Motivation, or lack thereof

At the moment the only thing I am motivated to do is to procrastinate, a lot, in any single way I can find to do it that doesn’t involve actually doing the work I am meant to be doing right now. That’s why I’m writing this, this is nothing more than some more procrastination, though there is a purpose behind this bit.

Right now I’m going through one of those awful slumps. I have no motivation to do the work I need to do and I can’t seem to see my way out of it. So here’s the thing; why not write about it? Then maybe I might get a handle on what’s blocking me right now and get on past it.

I’m in that strange place where I’ll either find my motivation and be successful, or I’ll hit rock bottom and end up working in a shop for the rest of my life. I could burst out in tears just thinking about the latter option but even that thought hasn’t been enough to motivate me out of this slump.

The slump comes after a series of setbacks, every opportunity I’ve applied for has turned out to be a non-opportunity. I’ve lost count of the amount of rejections I’ve had since I graduated at the beginning of July and it’s only the beginning of September. It’s not as if I’ve sat back and said, ‘the work will come to me!’ It hasn’t and it won’t. I’ve worked really hard on application after application and all that hard work comes back to me in the form on an email or letter that says, ‘we have taken the time to consider your application and regret to inform you, you have not been successful on this occasion.’

Now all I can think is, ‘when will I be successful?’ I’m not even expecting offers to flood though my door, just an interview would be enough to show that I’m not just a complete failure.

All that rejection has left me feeling lonely and depressed. Nobody wants me to work for them, nobody even wants to give me a chance to show that actually I can be quite good. All this must mean I am a complete failure.

Now this is not unique to me. Right now there are probably thousands of people in my position; recent graduates who can’t get a break, workers who have been made redundant and are trying to get back into work. It isn’t easy for any of us but it is easy to fall into the trap of thinking you’re the only one. I look about me and it seems all my friends are doing so much better than me.
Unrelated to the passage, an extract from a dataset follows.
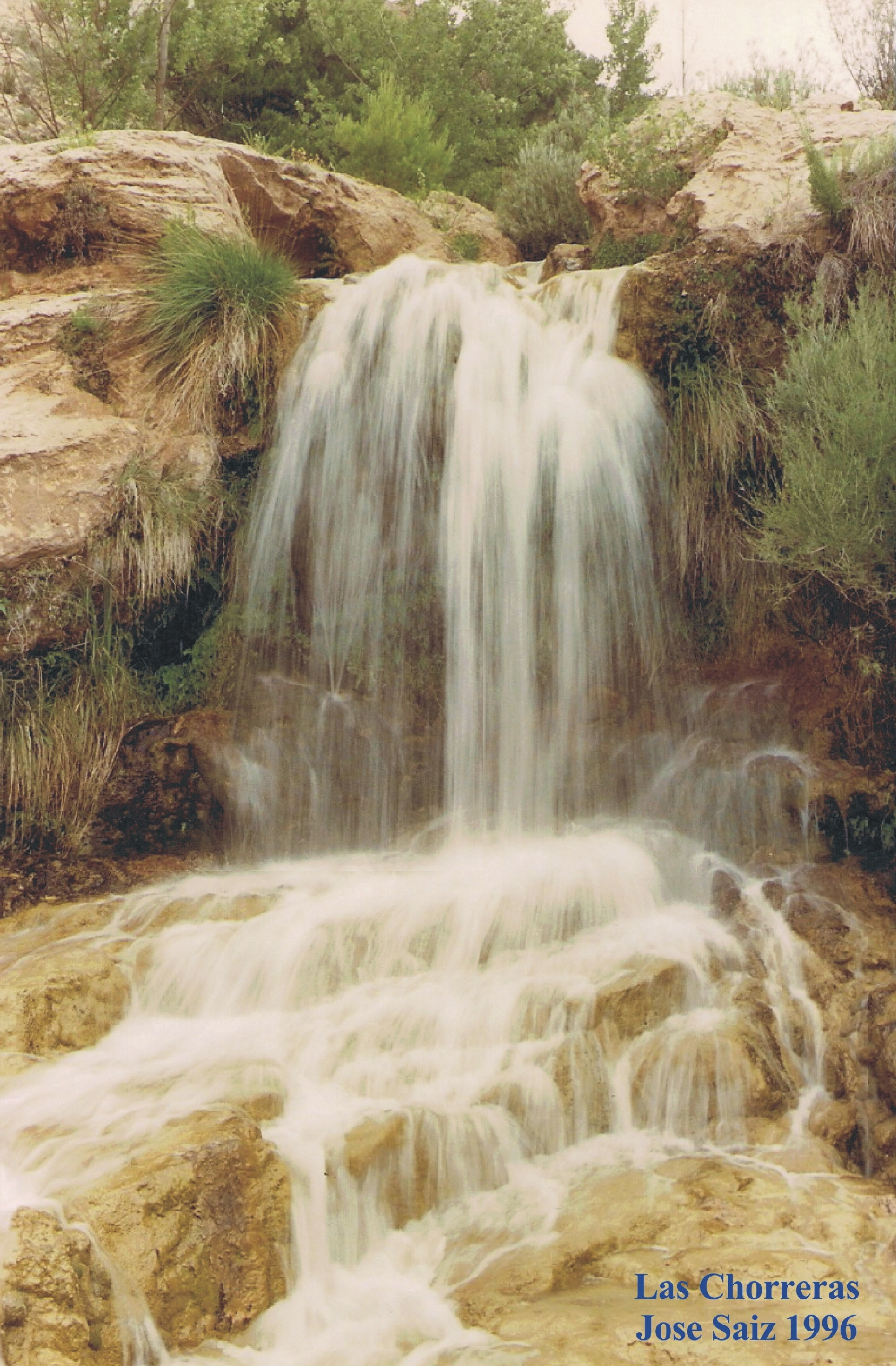 Cascada principal de Las Chorreras (Enguídanos - Cuenca)

Whether it’s perception or truth, it’s leaving me feeling isolated.

In less than six months’ time I’ll be 30 and that really isn’t helping. Here am I, having just graduated and trying to start at the bottom of a career ladder once again and I’m almost 30. It really doesn’t help when I hear of my friends’ new houses, impending marriages or new babies. All that seems as far off to me right now as it did to us all when we were just 21 and they were just graduating.
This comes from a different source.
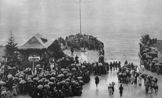 Zaślubiny Polski z morzem - generał Józef Haller rzuca pierścieć w Bałtyk, 10.02.1920 r

And so I come back to that question; ‘how do I get myself out of this slump?’ I start working, I create my own opportunities, I stand straight back up every time I get knocked back down. I have no choice but to sound like a cheesy self-help book, I gave up what could have been a brilliant career for this, there is no way I’m backing down now.

It’s all a bit easier said than done through and it certainly doesn’t help that my mother keeps telling me not to worry because, ‘you can always move back home when it all fails.’ No really, thanks for the support.

Now all that’s left for me is to try again, to send out more applications and proposals and introductory letters. I just have to hope that I never get to the rejection that will completely break me.